So you will have that. As we go along through today's event, please do not hesitate to use the chat button to chat amongst one another. If you have any questions for the panelists, you can go ahead and type those into the Q&A section. If they do not get to your question today, I will send those questions to them and see if we can't get some written answers that we'll post back on the event site.
And without further ado, let's get right into day two, Develop for Accessibility with Mike Paciello, Gerard Cohen, and Joe Dolson.
PANEL DISCUSSION
Mike Paciello
Hi there. This is Mike Paciello and we're here today with some of our colleagues and friends of mine, Joe Dolson and Gerard Cohen. This is the second in a three part series, Design, Develop and Deploy for Accessibility. So I'm really happy to be here with with some of my good friends, Gerard and Joe. We work together very closely over these last few years.
So Joe, do you mind introducing yourself to the audience?
Joe Dolson
Absolutely. So I'm Joe Dolson. I'm an accessibility consultant and and developer. I am a core committer to the WordPress project. And so I've been a lead member of the accessibility process for WordPress for a number of years, and I am really happy to be here with you, Mike.
Mike Paciello
Thank you. Gerard. Where are you from? Where you be?
Gerard Cohen
Thanks, Mike. Uh, honored to be here with both of you. I'm Gerard Cohen. I am currently the Engineering Manager at Atlassian for the Design System, focused on accessibility. Previously, I was the engineering manager for the accessibility team at Twitter, and I've been working on accessibility for about 10, 15 years maybe now. It seems like forever. But yeah, very happy to be here.
Mike Paciello
You're so young, you're so young. I’m working on year 40..
Gerard Cohen
I can only.
I can only hope to to last that long.
Mike Paciello
Yeah, well, you know, today's topic, guys, it's. I'm really glad to have both of you here is about developing for accessibility. And and I think there are a lot of challenges, as we all know in the engineering lifecycle. You know, the various stages that we come across. But I, I've often found that the two hardest include this one. And that is developing for accessibility.
If I had a nickel, maybe even a penny for for the bad advice and bad direction that is often either deployed or written about or done, you know, I could be a millionaire just, just on that. So I really want to dive into what that engineering lifecycle looks like and how you as developer development leaders, you know, how you see things, how you make things work within your organizations.
Now I know, Joe Dolson, you kind of work out of your own shop in with, with, with, with your work. And of course you've done a lot of work for, for my own company at WEBAble. So Joe, just tell me, specifically, how do you move from, you know, from a design phase to to development? You know, when do you know you're ready to get started?
How do you prepare and how do you get engaged with your clients?
Joe Dolson
Well, I usually start it. It depends so much on the development environment I'm working in. So there's everything from a case where I'm taking designs from a designer and I will be simply reviewing those designs and pushing back on major gaps, you know, color contrast issues that just need to be dealt with before any of this can go to approval by the client.

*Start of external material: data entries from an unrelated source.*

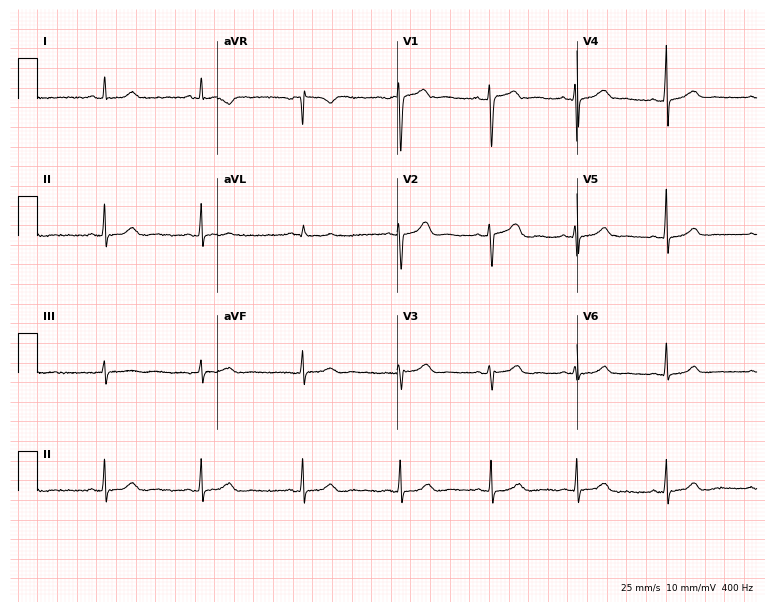
12-lead ECG from a female patient, 30 years old. Labelled as a normal ECG.
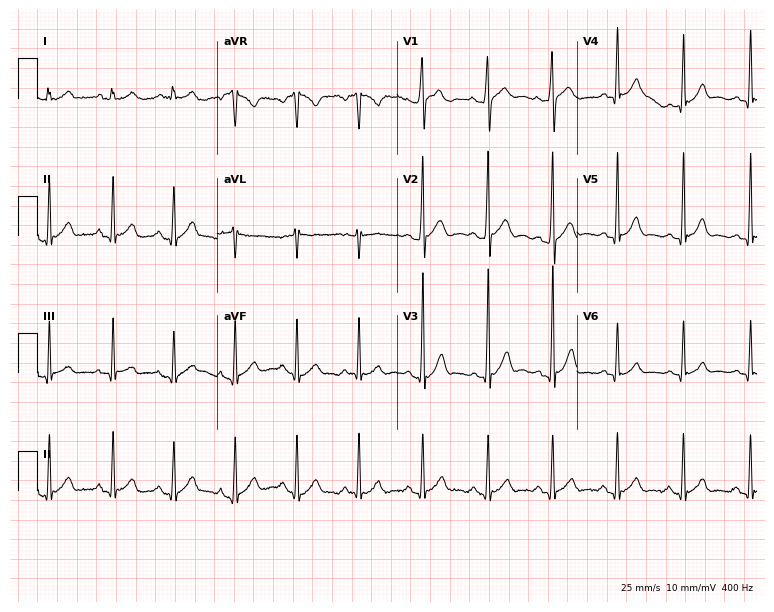
12-lead ECG from a male, 19 years old. Labelled as a normal ECG.
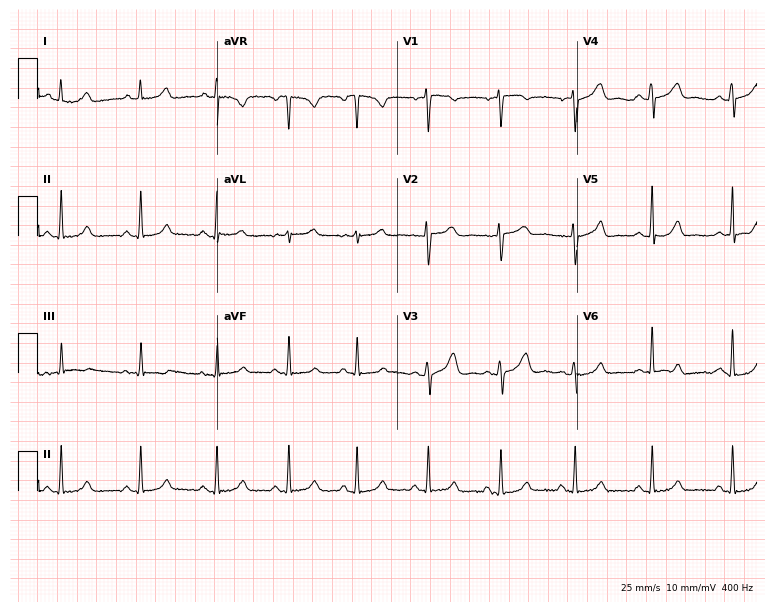
Resting 12-lead electrocardiogram. Patient: a woman, 29 years old. Read as a normal ECG.
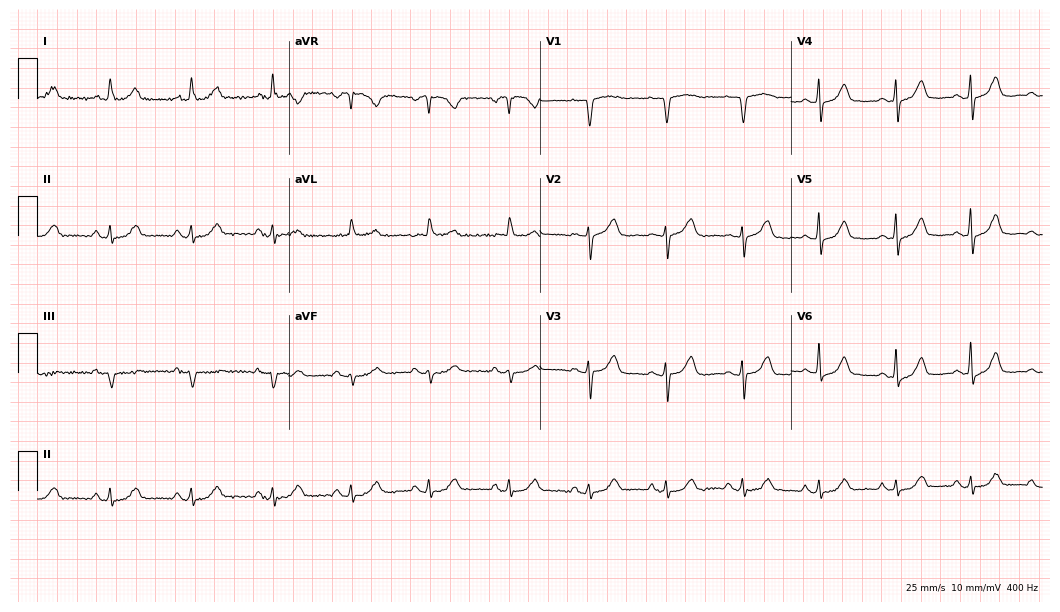
Electrocardiogram, a 72-year-old female patient. Overall reading on record: normal ECG.
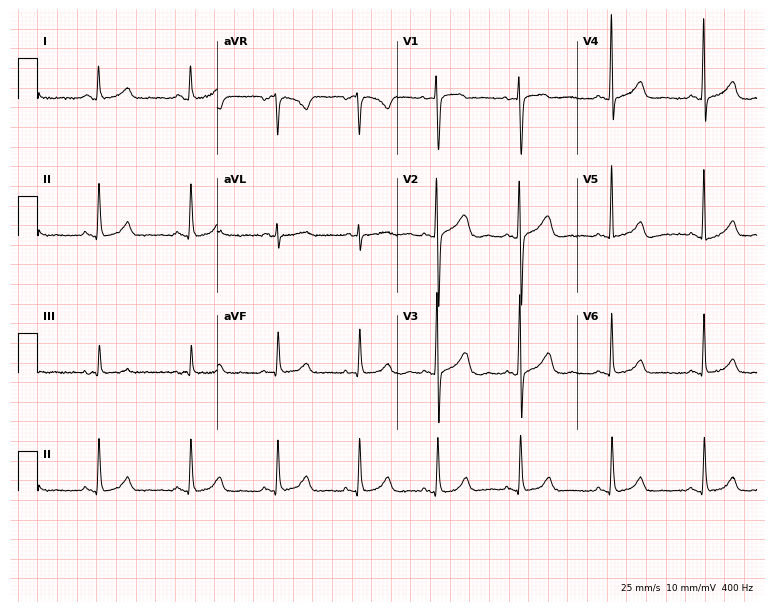
Electrocardiogram, a woman, 37 years old. Overall reading on record: normal ECG.
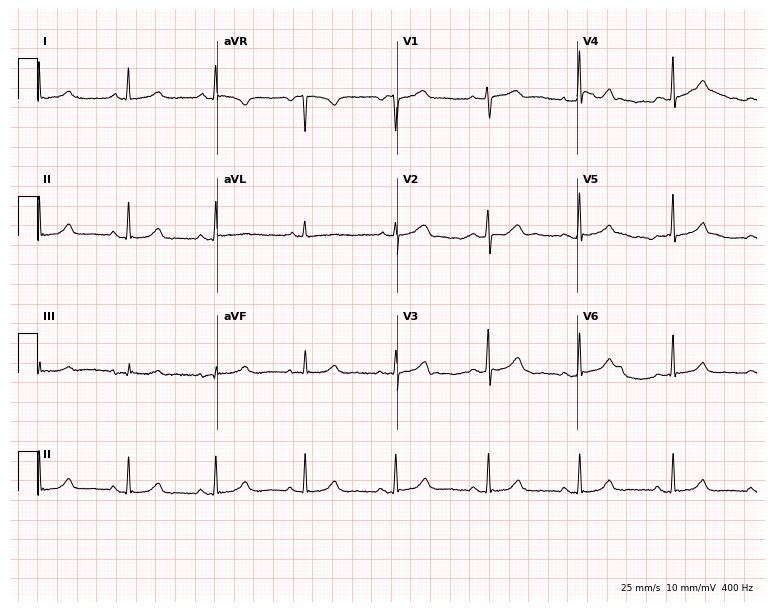
12-lead ECG from a 40-year-old woman. Recorded interpretation: within normal limits.

And then if I'm developing myself, once all of the visual problems are resolved, I can go to a go and get that approval and move towards development right away. But everything changes a lot when I'm working with a development team, when I'm moving in a consulting role, because in that case I really want to get a lot more annotation into that design to make sure things are documented.
Like what is the animation behavior of a component? Or what what element here is actually the label and what is associated via say, ARIA described by. Because there's a lot of available tools now for annotating designs to make these kinds of relationships more clear to the developers who are going to receive them. Knowing... if I know the development team and I know their level of security, sometimes those stages can be a little bit more relaxed. But frequently it's always... I hesitate to I hesitate to say frequently. It is almost always better to just have everything documented if you can.
Mike Paciello
Right.
Joe Dolson
You never... I don't think there is a stage where a design becomes bulletproof. There's just not enough information in a design document by itself to be able to say to a developer, go to town, you can't possibly make a mistake. That's just not the reality. But knowing your developer, knowing you're development team, is a huge part of the issue.
Mike Paciello
Yeah, and I imagine, Joe, especially, you know, from from where you're coming from professionally, you're, you know, you're not working intrinsically like, like Gerard is. We’ll get to Gerard in just in just a minute. You know, you're working with people who probably aren't as familiar with what really needs to be done, even from a design standpoint, you'll never mind development where accessibility is concerned, right?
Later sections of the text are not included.